By Michael A. MacDowell — President, Misericordia University
(Editor’s note: Misericordia University President Michael A. MacDowell has studied and written about the rising cost of higher education for a number of years. He recently wrote two articles that address managing student loan debt and the efficient distribution of student financial aid. President MacDowell writes about managing student loan debt in Part I below.)
About 7.4 million college students and their families received a financial reprieve for at least one more year when U.S. Senate leaders reached a compromise recently to freeze student loan rates at 3.4 percent for one additional year instead of letting it balloon to 6.8 percent effective July 1. While student loan rates are important, there are many other ways collegians and their families can make a college degree less expensive. Several recent stories on MSN and Fox Business News have offered some excellent “don’ts” which are summarized below.
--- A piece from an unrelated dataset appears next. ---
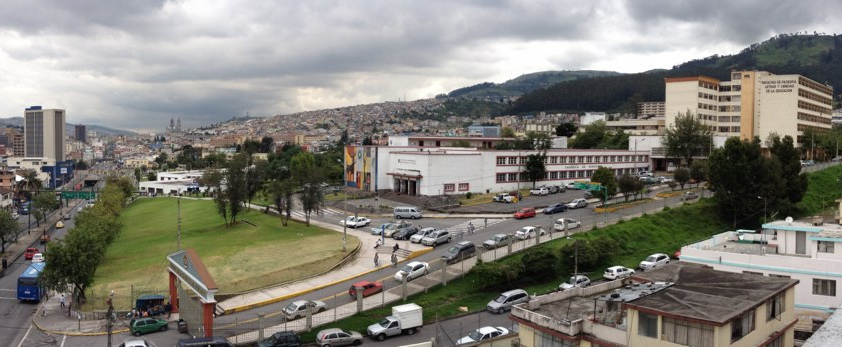 Universidad Central del Ecuador y su ingreso norte por la Av. América, la mítica Facultad de Jurisprudencia y la de Filosofía.

The key to not becoming debt-ridden upon graduation is to keep student loans at a manageable level. Federal student loans are the most affordable because of the low, fixed rates they provide, but obtaining them is dependent upon the credit rating of the family
and/or student. It is important to optimize your credit rating before applying for a loan and to make certain the family member(s) with the best credit history obtains a loan or industry cosigner.
Even before you consider student loans, however, it is important to first estimate starting salaries in your chosen profession and the probability of finding employment in your field of study so you will know if the loan can be paid off in a reasonable amount
of time upon graduation. The Bureau of Labor Statistics, a variety of other organizations and high school guidance departments should have information about starting salaries and employment opportunities in various career fields. For instance, college graduates
who major in the health sciences, biosciences, engineering and related fields will initially have a higher probability of finding a good-paying job than students majoring in the liberal arts. Liberal arts students, though, tend to do well in the job market in the long run because the skills they derive from their college education are infinitely applicable to a variety of careers.
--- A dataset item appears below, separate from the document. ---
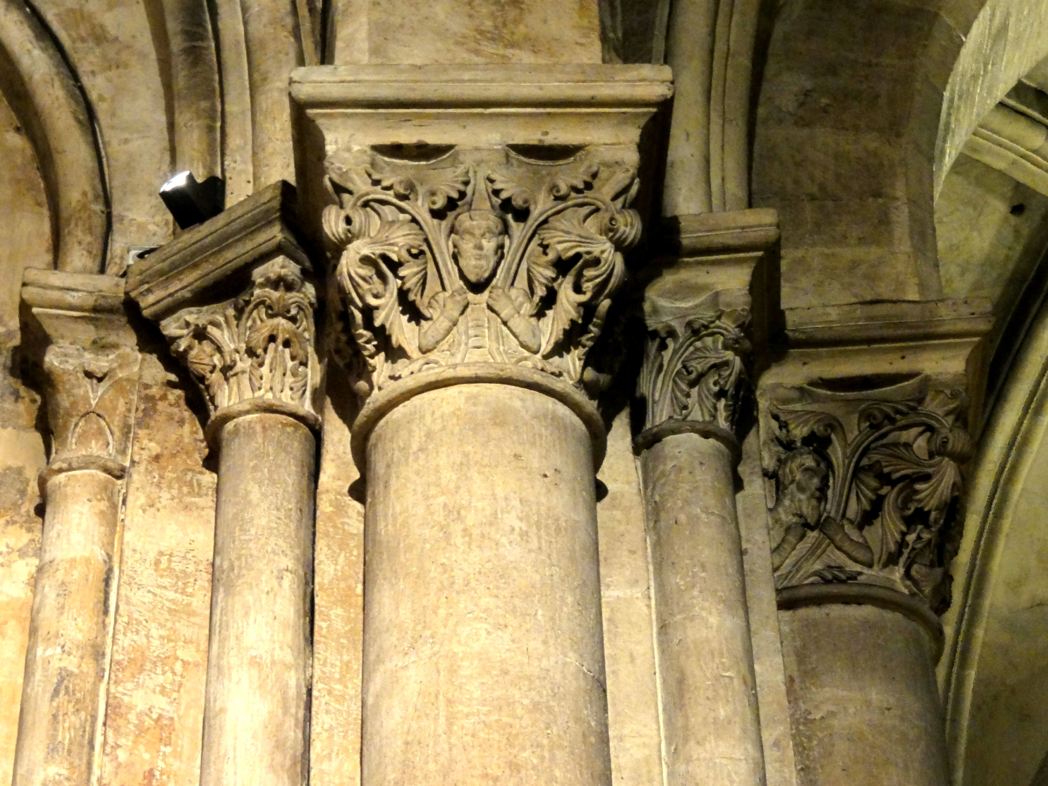 Chapelle St-Pierre-et-St-Paul, chapiteaux côté est.

To save money and to incur less debt as a college student, collegians and their families should also follow these tips:
– Parents of students should read the fine print on all student loan documents to determine the deferment provisions. For instance, many loans can be forgiven in part or entirely if certain careers are pursued upon graduation. However, according to Jane Dessoye, executive director of Enrollment Management at Misericordia University, you must make sure that you are aware of the provisions of forgiveness.
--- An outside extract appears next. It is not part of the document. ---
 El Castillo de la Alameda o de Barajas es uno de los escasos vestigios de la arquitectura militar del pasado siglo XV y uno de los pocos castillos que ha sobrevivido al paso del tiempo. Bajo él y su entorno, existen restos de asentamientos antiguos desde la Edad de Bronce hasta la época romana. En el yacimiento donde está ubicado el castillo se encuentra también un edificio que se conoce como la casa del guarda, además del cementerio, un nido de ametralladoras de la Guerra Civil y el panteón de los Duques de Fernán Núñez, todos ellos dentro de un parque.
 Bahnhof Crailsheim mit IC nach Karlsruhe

– Many students build up significant debt to cover tuition as well as credit card and related debt. They live like they have a good-paying, full-time job when they are a student and then, ironically, they are then forced to live like a student when they get their first job. There’s plenty of time to spend money after graduation; wait until then.
– Don’t borrow too much. Be prudent. Consider part-time work either on- or off-campus. It is interesting that students who work part-time actually do better academically than students who do not work at all. A good student manages his or her time well and can work part-time and go to school. Parenthetically, time management is one of the best life skills anyone can build while in college.
– Try to pay off some of the debt while you are in still in school. Many students set aside a portion of their part-time job income to pay down debt. It is difficult to give up a spring break trip, but doing so and using those funds to pay down debt and using the time to work while others are in Florida will help considerably. The earlier you begin to pay down the debt the less the compound interest you will incur.
– Graduate on time. Believe it or not, the statistics on on-time graduation provided by the federal government for a four-year college degree actually measures degree completion in six years. Large state institutions, oftentimes, fill the classes students need for graduation early. Lack of advising and other services to students at these institutions make for a longer college experience. While it may cost more each year to attend a private school, the cost of an additional one or two years in a state school, coupled with the salary forgone by entering the labor force, sometimes makes private schools less expensive in the long run.
– Don’t change majors. Think carefully about a major before making a decision. Don’t start taking courses in a specific major as a freshman or first-semester sophomore. Rather, finish your core requirements and/or general education requirements first. These courses transfer much easier if you choose to do so, and you won’t waste semesters or years if you change majors or schools down the road.
– Don’t change schools. Transferring usually adds at least a semester, if not a year, to your college time. And don’t necessarily be swayed by the idea of going to a community college to save money for two years and then transferring. Unless that community college has a close, long-lived cooperative articulation agreement with the four-year institution to which you intend to transfer, you may lose a large number of credits and stay in school much longer, thereby spending more on your college education in the long run.
Above all, remember that a college education, if thoughtfully undertaken, is worth the investment. The annual average earnings gap between college graduates with bachelor’s degrees and their peers who have high school diplomas stands at $22,000. As it stands today, the average debt owed by a student upon graduation from college is about $19,500. In other words, the additional income you will earn in one year by having a college degree can pay almost all of the debt you incurred to obtain that education. College is indeed one of the best investments you can make.
Michael A. MacDowell is president of Misericordia University in Dallas, Pa., where he occasionally teaches economics.